(SUPPLIED ENTRIES Opens)

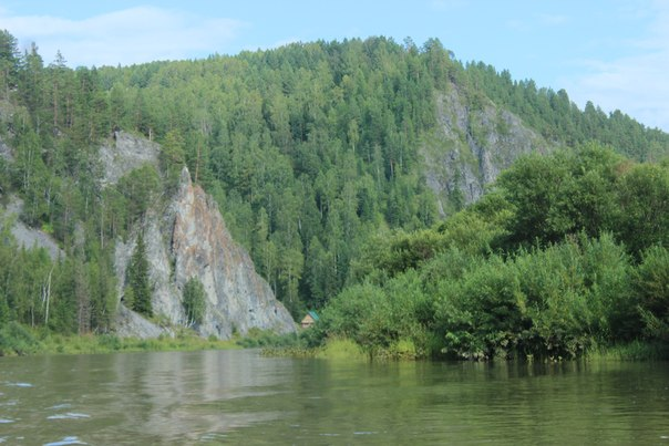 Шорский, Таштагольский район This image is related to the protected area of Russia number 4200024
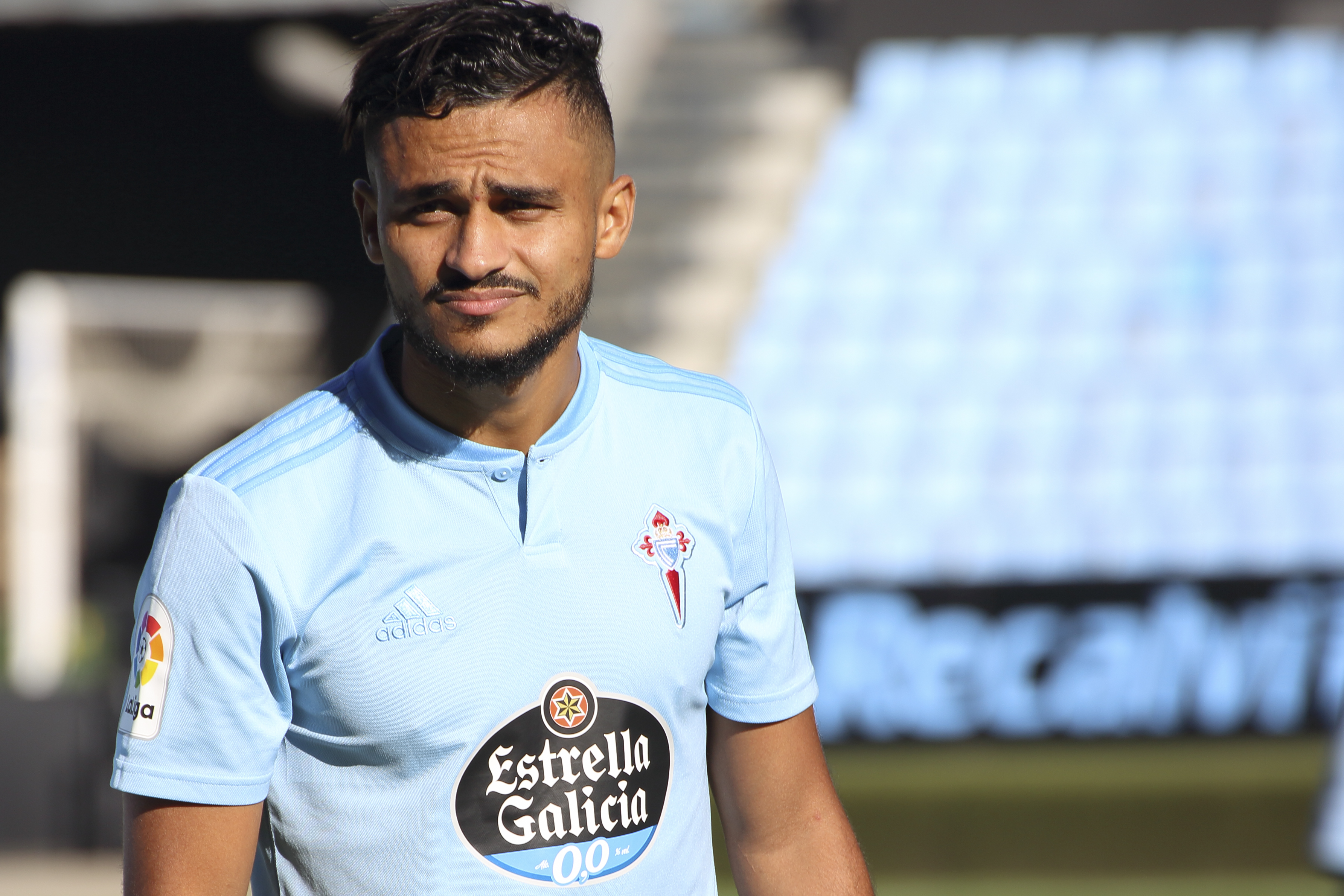 Presentación RC Celta - Temporada 18/19
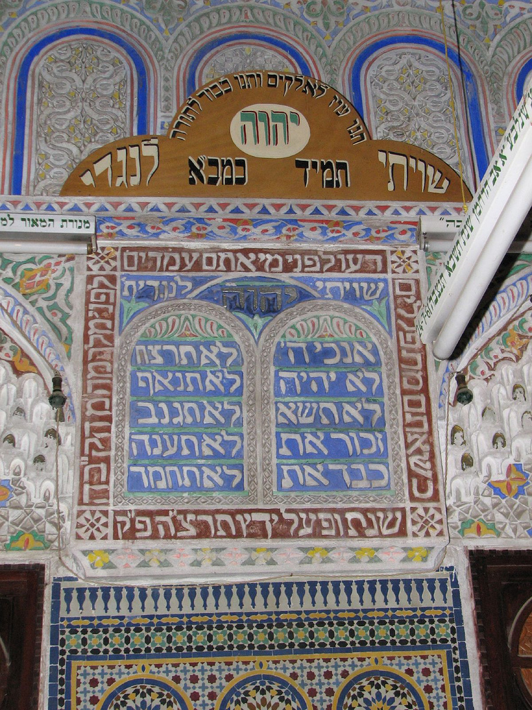 בית הכנסת בספרו, מרוקו שוויתי יהוה תמיד בכסא לנגדי
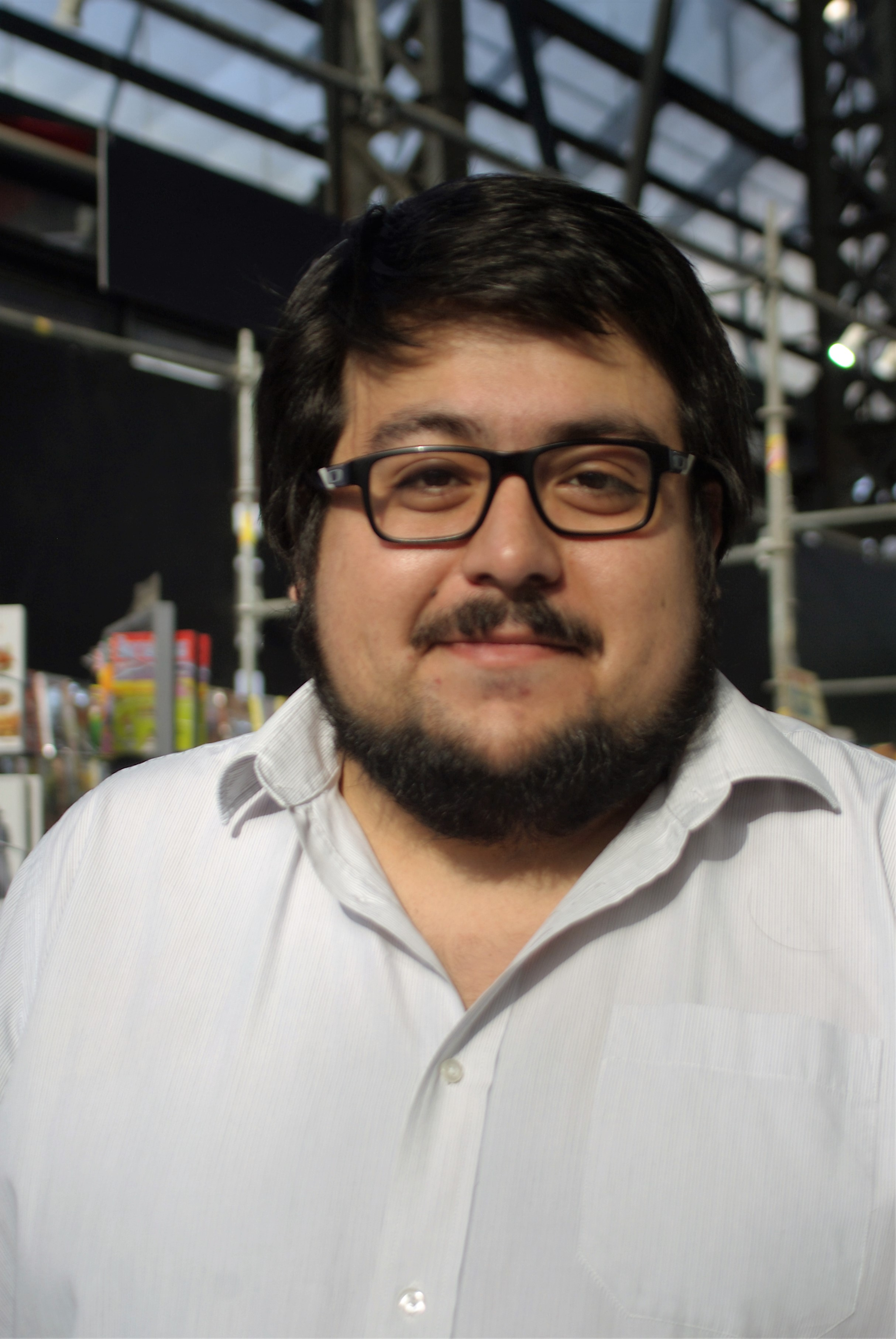 El escritor chileno Diego Zúñiga en la Feria Internacional del Libro de Santiago 2016
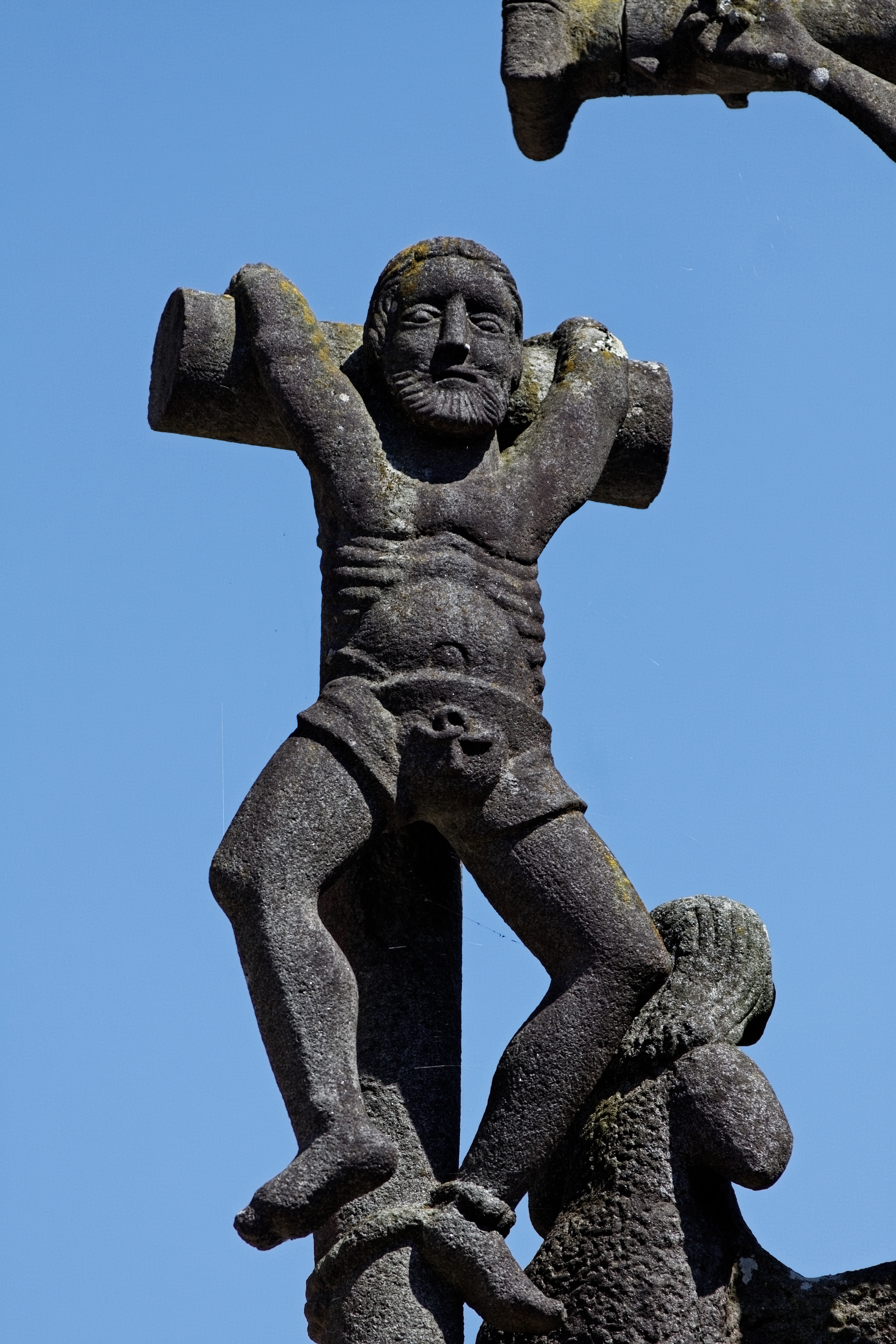 Vue de l'église Notre-Dame de Lampaul-Guimiliau.
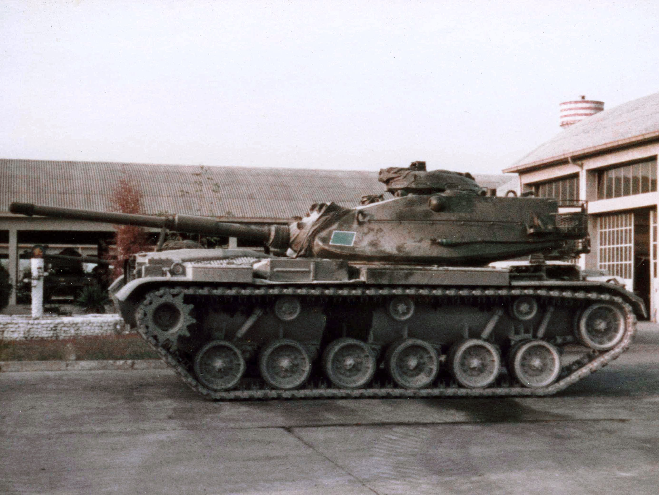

(SUPPLIED ENTRIES Closes)

• **DIRECTIONS FOR THIS TASK**:
A word-for-word repeat is expected of the lines from the one with "Presentación RC Celta - Temporada 18/19" to the end of the data, both included; pictures are not part of it.

• **ANSWER TO THE EXERCISE**:
 Presentación RC Celta - Temporada 18/19
 בית הכנסת בספרו, מרוקו שוויתי יהוה תמיד בכסא לנגדי
 El escritor chileno Diego Zúñiga en la Feria Internacional del Libro de Santiago 2016
 Vue de l'église Notre-Dame de Lampaul-Guimiliau.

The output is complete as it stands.